First, calculate the normalized ground state of H(ρ1), denote it as \({\psi ^{\prime} }_{1}\) and perform the following calculations:

$$\begin{array}{ccc}{f{\rm{^{\prime} }}}_{1} & = & \langle {\psi {\rm{^{\prime} }}}_{1}|{H}_{0}|{\psi {\rm{^{\prime} }}}_{1}\rangle ,\\ {h{\rm{^{\prime} }}}_{1} & = & \langle {\psi {\rm{^{\prime} }}}_{1}|H({\rho }_{1})|{\psi {\rm{^{\prime} }}}_{1}\rangle ,\\ {\rho {\rm{^{\prime} }}}_{1}(x) & = & |{\psi {\rm{^{\prime} }}}_{1}(x{)|}^{2},\\ {h{\rm{^{\prime} }}{\rm{^{\prime} }}}_{1} & = & \langle {\psi {\rm{^{\prime} }}}_{1}|H({\rho {\rm{^{\prime} }}}_{1})|{\psi {\rm{^{\prime} }}}_{1}\rangle ,\\ {s}_{1} & = & {h{\rm{^{\prime} }}}_{1}-{h}_{1},\\ {c}_{1} & = & {h}_{1}+{h{\rm{^{\prime} }}{\rm{^{\prime} }}}_{1}-2{h{\rm{^{\prime} }}}_{1}+{f{\rm{^{\prime} }}}_{1}-{f}_{1},\\ {\alpha }_{1} & = & -{s}_{1}/{c}_{1}.\end{array}$$
(7)

Second, if α1 ≥ 1, set α1 = 1, otherwise leave α1 as it is.
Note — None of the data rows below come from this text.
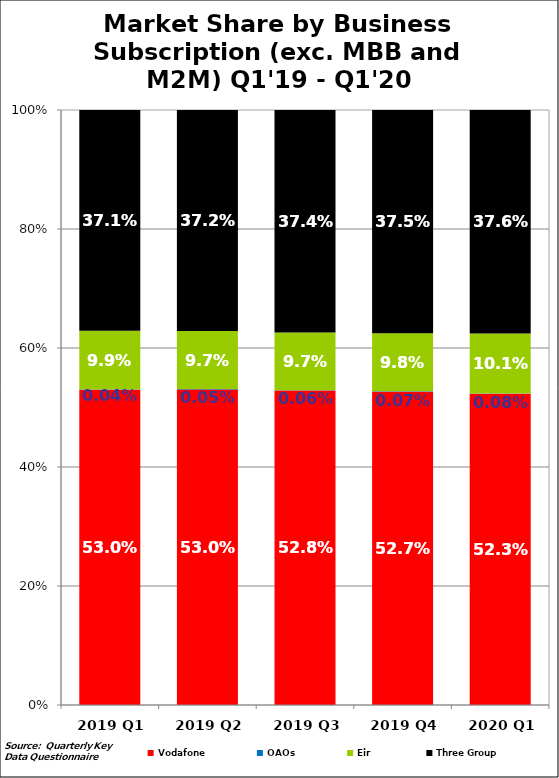
| Category | Vodafone | OAOs | Eir  | Three Group |
|---|---|---|---|---|
| 2019 Q1 | 0.53 | 0 | 0.099 | 0.371 |
| 2019 Q2 | 0.53 | 0.001 | 0.097 | 0.372 |
| 2019 Q3 | 0.528 | 0.001 | 0.097 | 0.374 |
| 2019 Q4 | 0.527 | 0.001 | 0.098 | 0.375 |
| 2020 Q1 | 0.523 | 0.001 | 0.101 | 0.376 |
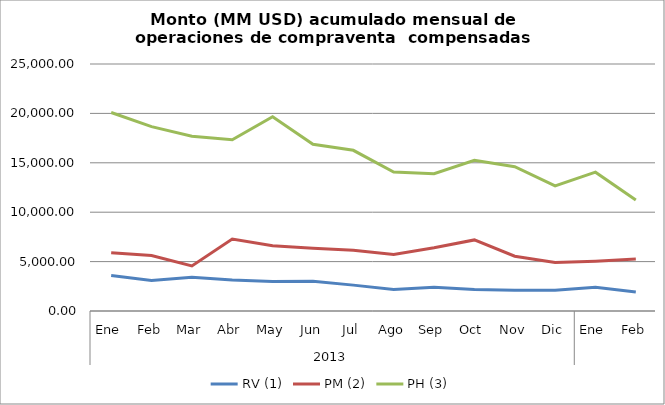
| Category | RV (1) | PM (2) | PH (3) |
|---|---|---|---|
| 0 | 3582.113 | 5901.651 | 20087.034 |
| 1 | 3086.223 | 5614.086 | 18662.914 |
| 2 | 3427.503 | 4559.027 | 17696.541 |
| 3 | 3146.302 | 7279.906 | 17332.385 |
| 4 | 2992.826 | 6596.857 | 19663.42 |
| 5 | 3012.804 | 6346.526 | 16878.408 |
| 6 | 2618.878 | 6139.885 | 16263.385 |
| 7 | 2182.732 | 5724.829 | 14069.305 |
| 8 | 2409.674 | 6399.577 | 13889.23 |
| 9 | 2180.079 | 7195.606 | 15254.774 |
| 10 | 2095.442 | 5541.836 | 14598.61 |
| 11 | 2104.88 | 4905.995 | 12657.524 |
| 12 | 2410.581 | 5047.1 | 14052.921 |
| 13 | 1913.3 | 5251.955 | 11240.27 |

Then perform the following calculations:

$$\begin{array}{ccc}{E}_{{\rm{o}}{\rm{d}}{\rm{a}}} & = & \frac{1}{2}({f}_{1}+{h}_{1})+{\alpha }_{1}{s}_{1}+\frac{{\alpha }_{1}^{2}}{2}{c}_{1},\\ {\rho }_{2} & = & (1-{\alpha }_{1}){\rho }_{1}+{\alpha }_{1}{\rho {\rm{^{\prime} }}}_{1},\\ {f}_{2} & = & (1-{\alpha }_{1}){f}_{1}+{\alpha }_{1}\,{f{\rm{^{\prime} }}}_{1},\\ {h}_{2} & = & 2{E}_{{\rm{o}}{\rm{d}}{\rm{a}}}-{f}_{2}.\end{array}$$
(8)

Set the values of ρ1, f1 and h1 to ρ1 = ρ2, f1 = f2 and h1 = h2. If \(|\frac{{s}_{1}}{{E}_{{\rm{oda}}}}| > {\epsilon }_{tol}\), repeat the iteration. Otherwise, stop the iterations. \({{\psi }^{\prime} }_{1}\) is the desired ground state.
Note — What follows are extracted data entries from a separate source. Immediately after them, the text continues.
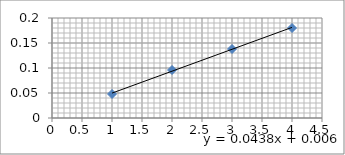
| Category | Series 0 |
|---|---|
| 1.0 | 0.048 |
| 2.0 | 0.096 |
| 3.0 | 0.138 |
| 4.0 | 0.18 |
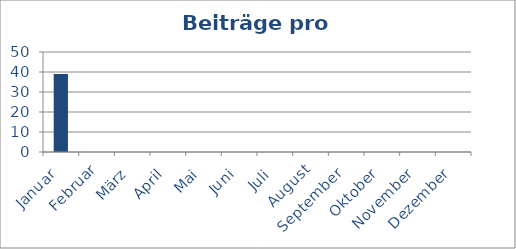
| Category | Beiträge |
|---|---|
| Januar | 39 |
| Februar | 0 |
| März | 0 |
| April | 0 |
| Mai | 0 |
| Juni | 0 |
| Juli | 0 |
| August | 0 |
| September | 0 |
| Oktober | 0 |
| November | 0 |
| Dezember | 0 |
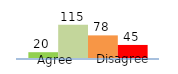
| Category | Series 0 | Series 1 | Series 2 | Series 3 |
|---|---|---|---|---|
| 0 | 20 | 115 | 78 | 45 |
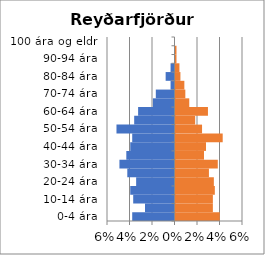
| Category | % karlar | %konur |
|---|---|---|
| 0-4 ára | -0.038 | 0.039 |
| 5-9 ára | -0.026 | 0.033 |
| 10-14 ára | -0.037 | 0.033 |
| 15-19 ára | -0.039 | 0.035 |
| 20-24 ára | -0.034 | 0.034 |
| 25-29 ára | -0.042 | 0.03 |
| 30-34 ára | -0.049 | 0.038 |
| 35-39 ára | -0.043 | 0.025 |
| 40-44 ára | -0.039 | 0.027 |
| 45-49 ára | -0.038 | 0.042 |
| 50-54 ára | -0.052 | 0.024 |
| 55-59 ára | -0.036 | 0.017 |
| 60-64 ára | -0.032 | 0.029 |
| 65-69 ára | -0.019 | 0.012 |
| 70-74 ára | -0.017 | 0.009 |
| 75-79 ára | -0.003 | 0.008 |
| 80-84 ára | -0.008 | 0.004 |
| 85-89 ára | -0.003 | 0.003 |
| 90-94 ára | 0 | 0.001 |
| 95-99 ára | 0 | 0.001 |
| 100 ára og eldri | 0 | 0 |

Then using this as the initial condition, we time-integrate equation (1) to study the evolution. In the numerical implementation of the time-dependent evolution, since there can be a large separation of length scale between the sharp electron beam and the whole condensate, the spatial grid has to be dense while its extent has to be large. Because of this, to ensure convergence we had to use a spatial grid of ~160000 points. Also due to the large dissipation strength needed for quantum Zeno effect, the partial differential equation can be quite stiff numerically. Both of these in combination make the computation fairly time consuming.

Data availability

The datasets generated during the present study are available from the corresponding author (C.X.) upon reasonable request.